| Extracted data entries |
※

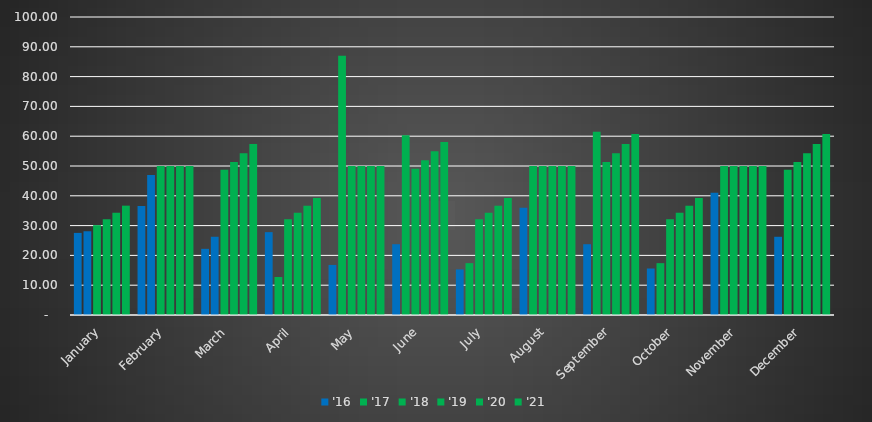
| Category | '15 | '16 | '17 | '18 | '19 | '20 | '21 |
|---|---|---|---|---|---|---|---|
| January |  | 27.55 | 28.1 | 30.15 | 32.145 | 34.319 | 36.69 |
| February |  | 36.6 | 47 | 50 | 50 | 50 | 50 |
| March |  | 22.2 | 26.25 | 48.75 | 51.329 | 54.289 | 57.422 |
| April |  | 27.8 | 12.75 | 32.145 | 34.319 | 36.69 | 39.276 |
| May |  | 16.8 | 87 | 50 | 50 | 50 | 50 |
| June |  | 23.75 | 60.3 | 49.097 | 51.923 | 54.914 | 58.077 |
| July |  | 15.3 | 17.4 | 32.145 | 34.319 | 36.69 | 39.276 |
| August |  | 36 | 50 | 50 | 50 | 50 | 50 |
| September |  | 23.75 | 61.5 | 51.329 | 54.289 | 57.422 | 60.736 |
| October |  | 15.6 | 17.4 | 32.145 | 34.319 | 36.69 | 39.276 |
| November |  | 41 | 50 | 50 | 50 | 50 | 50 |
| December |  | 26.25 | 48.75 | 51.329 | 54.289 | 57.422 | 60.736 |
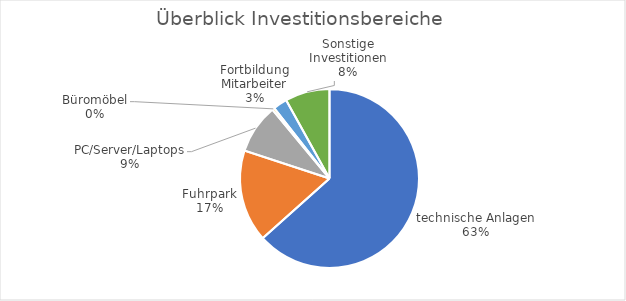
| Category | Series 0 |
|---|---|
| technische Anlagen | 520182 |
| Fuhrpark | 136608 |
| PC/Server/Laptops | 73327.8 |
| Büromöbel | 3515 |
| Fortbildung Mitarbeiter | 20913 |
| Sonstige Investitionen | 66013 |
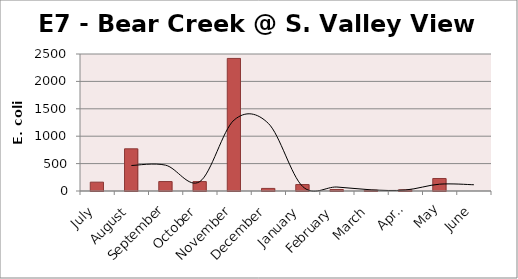
| Category | E. coli MPN |
|---|---|
| July | 161.6 |
| August | 770.1 |
| September | 172.6 |
| October | 172.2 |
| November | 2419.2 |
| December | 47.1 |
| January | 117.8 |
| February | 27.5 |
| March | 14.8 |
| April | 21.1 |
| May | 228.2 |
| June | 0 |
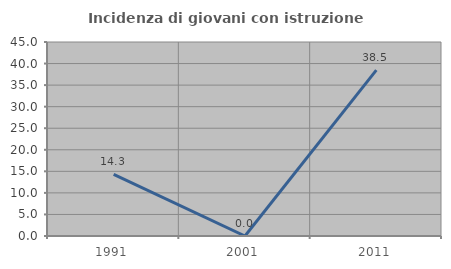
| Category | Incidenza di giovani con istruzione universitaria |
|---|---|
| 1991.0 | 14.286 |
| 2001.0 | 0 |
| 2011.0 | 38.462 |
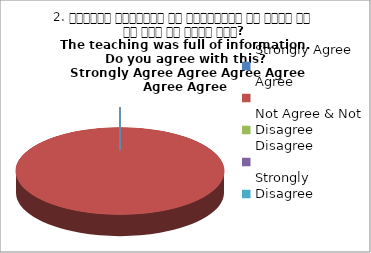
| Category | 2. शिक्षण जानकारी से परिपूर्ण था क्या आप इस बात से सहमत हैं?
The teaching was full of information. Do you agree with this?
 Strongly Agree Agree Agree Agree Agree Agree |
|---|---|
| Strongly Agree | 0 |
| Agree | 4 |
| Not Agree & Not Disagree | 0 |
| Disagree | 0 |
| Strongly Disagree | 0 |

※

| WHAT TO WORK ON |
Should a record include a picture, omit it from your copy and return the rest unchanged.

| WORKED SOLUTION |
| Category | '15 | '16 | '17 | '18 | '19 | '20 | '21 |
|---|---|---|---|---|---|---|---|
| January |  | 27.55 | 28.1 | 30.15 | 32.145 | 34.319 | 36.69 |
| February |  | 36.6 | 47 | 50 | 50 | 50 | 50 |
| March |  | 22.2 | 26.25 | 48.75 | 51.329 | 54.289 | 57.422 |
| April |  | 27.8 | 12.75 | 32.145 | 34.319 | 36.69 | 39.276 |
| May |  | 16.8 | 87 | 50 | 50 | 50 | 50 |
| June |  | 23.75 | 60.3 | 49.097 | 51.923 | 54.914 | 58.077 |
| July |  | 15.3 | 17.4 | 32.145 | 34.319 | 36.69 | 39.276 |
| August |  | 36 | 50 | 50 | 50 | 50 | 50 |
| September |  | 23.75 | 61.5 | 51.329 | 54.289 | 57.422 | 60.736 |
| October |  | 15.6 | 17.4 | 32.145 | 34.319 | 36.69 | 39.276 |
| November |  | 41 | 50 | 50 | 50 | 50 | 50 |
| December |  | 26.25 | 48.75 | 51.329 | 54.289 | 57.422 | 60.736 |
| Category | Series 0 |
|---|---|
| technische Anlagen | 520182 |
| Fuhrpark | 136608 |
| PC/Server/Laptops | 73327.8 |
| Büromöbel | 3515 |
| Fortbildung Mitarbeiter | 20913 |
| Sonstige Investitionen | 66013 |
| Category | E. coli MPN |
|---|---|
| July | 161.6 |
| August | 770.1 |
| September | 172.6 |
| October | 172.2 |
| November | 2419.2 |
| December | 47.1 |
| January | 117.8 |
| February | 27.5 |
| March | 14.8 |
| April | 21.1 |
| May | 228.2 |
| June | 0 |
| Category | Incidenza di giovani con istruzione universitaria |
|---|---|
| 1991.0 | 14.286 |
| 2001.0 | 0 |
| 2011.0 | 38.462 |
| Category | 2. शिक्षण जानकारी से परिपूर्ण था क्या आप इस बात से सहमत हैं?
The teaching was full of information. Do you agree with this?
 Strongly Agree Agree Agree Agree Agree Agree |
|---|---|
| Strongly Agree | 0 |
| Agree | 4 |
| Not Agree & Not Disagree | 0 |
| Disagree | 0 |
| Strongly Disagree | 0 |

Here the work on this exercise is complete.